And speaking of Jackson, Gingrich didn’t help himself with Republicans by his comment to the Los Angeles Times. Defending his invitation to Jackson to sit in his box during the State of the Union address, the speaker said: ” I’m courting every American of any background.” Implicit was the notion that Gingrich’s critics objected to Jackson only because he’s black, rather than because he is a left-wing demagogue and sworn political foe of long standing.
The invitation seems to have been part of a courtship ritual on Gingrich’s part, a reciprocation for Jackson’s having hosted Gingrich on his television talk show, the only such venue Gingrich has appeared on since the election. And like the elaborate mating dances of certain spider families, this one, we think, has a foreordained outcome.

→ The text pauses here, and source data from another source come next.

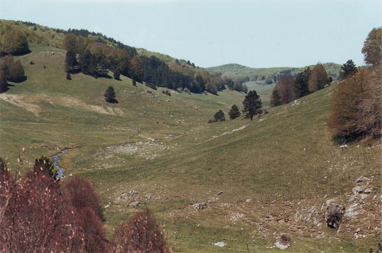 Foto di Bruno Francesco Pileggi
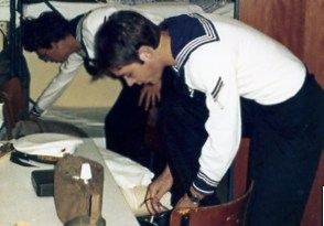 Marinemütze1
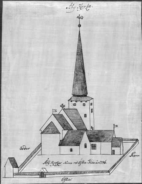 Teckning av gamla kyrkan mot öster 1746. Efter Frigelius. Kategori: (01) ExteriörerTeckning av gamla kyrkan mot öster 1746. Efter Frigelius.
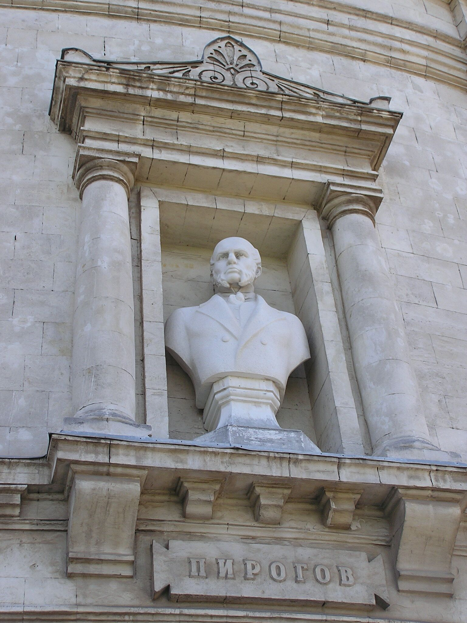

Jesse Jackson, you see, rejects Newt Gingrich and all his works. Just after the ’94 election, he said that Gingrich had “declared war on the poor.” But not to worry, Jackson added: “We survived George Wallace. We survived [segregationist senator] Bilbo. We’ll survive Newt Gingrich.” And at a Jackson-organized march in May 1995 dubbed “From Newt’s Nightmare to Dr. King’s Dream,” Jackson urged his followers to oppose the speaker’s “hateful, hurtful rhetoric” and then, with no hint of irony, warned the speaker that ” the hostility, the hurt, the scapegoating, the name-calling has to stop.” At last year’s Democratic convention, Jackson praised President Clinton as “our first line of defense against Newt Gingrich’s Contract on America, a right- wing assault on our elderly, our students, and our civil rights.”
What’s more, when Jackson called it “an insult” that Bob Dole and Newt Gingrich did not attend the funeral of commerce secretary Ron Brown, who do you suppose returned fire? Freshman Republican J. C. Watts, who decried “the politicization of this tragedy . . . by Mr. Jackson or anyone else.”